Thanks for the update LL,    for all involved!


----------



## Hooked On Quack (Jan 14, 2010)

Prayers sent for the Mishler family.


----------



## LLove (Jan 14, 2010)

thursday night update ::

Ok as of 9:45 they were laying down with her trying to get her to sleep. She did really well today though! After recovery she was able to get up and walk around a little bit and she was able to eat some!! Heres hoping the super fast recovery will keep up and she can go home early!!


----------



## TurkeyCreek (Jan 14, 2010)




----------



## collardncornbread (Jan 15, 2010)

Its a privledge.


----------



## LLove (Jan 15, 2010)

update Fri @ 1pm :: The blood work this morning came back still showing infection. They're continuing to give her antibiotics through her IV today. Tomorrow if the blood work still shows infection then depending on how her WBC (white blood cell) count is, that will determine how they treat. If her WBC is low they're going to try to continue to ... See Moregive her antibiotics until its all gone. But if the WBC count is high they're going to have to talk about going back in for another surgery to cut it out.


----------



## gtparts (Jan 15, 2010)

Prayers continue for Brookelyn and family.


----------



## Spurhunter1 (Jan 15, 2010)

Thanks for the updates LLove.


----------



## LLove (Jan 15, 2010)

of course  




Also Amanda is in MUUUUUUUUUUCH better spirits! She was really out of it with stress and worry the last couple days but after how well Brookelyn did yesterday afternoon Amanda is actually smiling and can laugh now. I'm not sure how she'll take it now that they know theres still some infection left, but she's definitely doing better than she has been.


----------



## Spurhunter1 (Jan 15, 2010)

I cant imagine what this is like. My youngest daughter only had tubes put in her ears, and it was hard on me...but Im a wimp.


----------



## LLove (Jan 16, 2010)

Her WBC went down today!! She still isn't quite ready to go home yet but it'll probably cut down the 5 days she was supposed to have to stay there. Hopefully she'll be able to go home Sunday night!!! (YAY! now i wont get lost driving around Atlanta tomorrow night! ) Anyways, they still won't know whats causing the bacteria for another day or two until some tests come back, apparently it was a lot more complex than they originally thought. But Brookelyn is handling it really well so they're hopeful that they won't have to keep her much longer and maybe when she's at home where she's more comfortable she'll bounce back quicker!!


----------



## SGADawg (Jan 16, 2010)

Prayers sent for Brooklyn and the family.  Also praying for guidance for the doctors.

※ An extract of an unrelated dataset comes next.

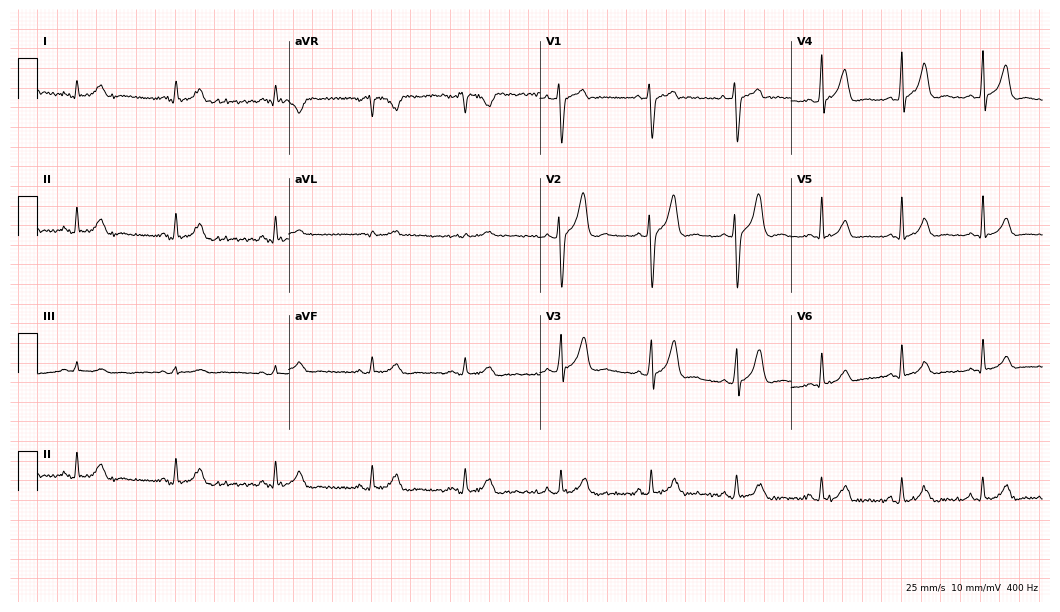
12-lead ECG from a male patient, 30 years old. Labelled as a normal ECG.

Thanks for the update, LLove.


----------



## Mackey (Jan 16, 2010)

LLove,
I'm still prayin, but what happened? I'm kinda in the dark.


----------



## LLove (Jan 17, 2010)

Mackey said:


> LLove,
> I'm still prayin, but what happened? I'm kinda in the dark.

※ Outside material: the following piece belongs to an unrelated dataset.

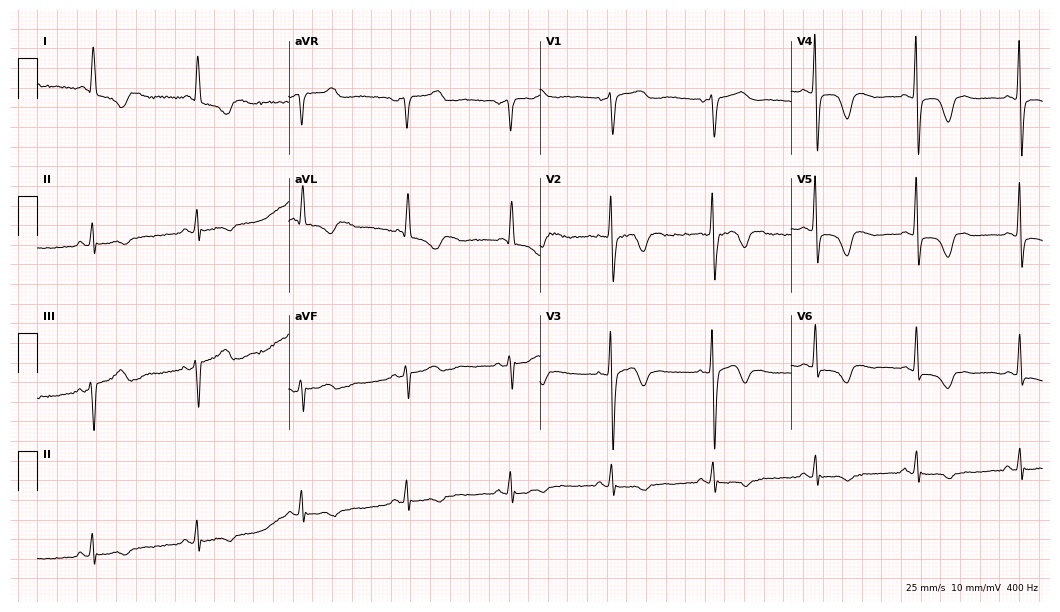
12-lead ECG from a 74-year-old female. No first-degree AV block, right bundle branch block, left bundle branch block, sinus bradycardia, atrial fibrillation or sinus tachycardia recorded for this tracing. Other findings, if any, are not listed.

Brookelyn is AmandaM's 2yo daughter. Last week they found a mass on her neck that went from the base of her skull and wrapped around the side of her neck. At the hospital they said she needed emergency surgery and had her transferred to Scottish Rite. When they got there they got her stabilized on painkillers and said since her vitals were fine, they could wait til the next morning for her surgery. Well then of course in true hospital fashion it got pushed off till that afternoon. So they went in through the back of her throat and cut out most of it and drained the bacteria around it. Luckily that afternoon she felt good enough to get up for a little while and was even able to eat something (which completely amazed me since they went in through her thoat!) So yesterday morning when they did the blood work it came back still showing infection.. so they decided to give the antibiotics one more day and if the wbc were still elevated they were going to have to talk about another surgery to cut more out. But thankfully this morning when they did her blood work up the wbc were lower (meaning the infection is going away) so they were  going to keep her and continue giving her the antibiotics in the hospital till the infection is completely gone but then they said this afternoon that she miiiiiiiiight be able to come home tomorrow night. Originally they said she wouldn't be able to come home until at least Tuesday so this would be a huge step up for her. 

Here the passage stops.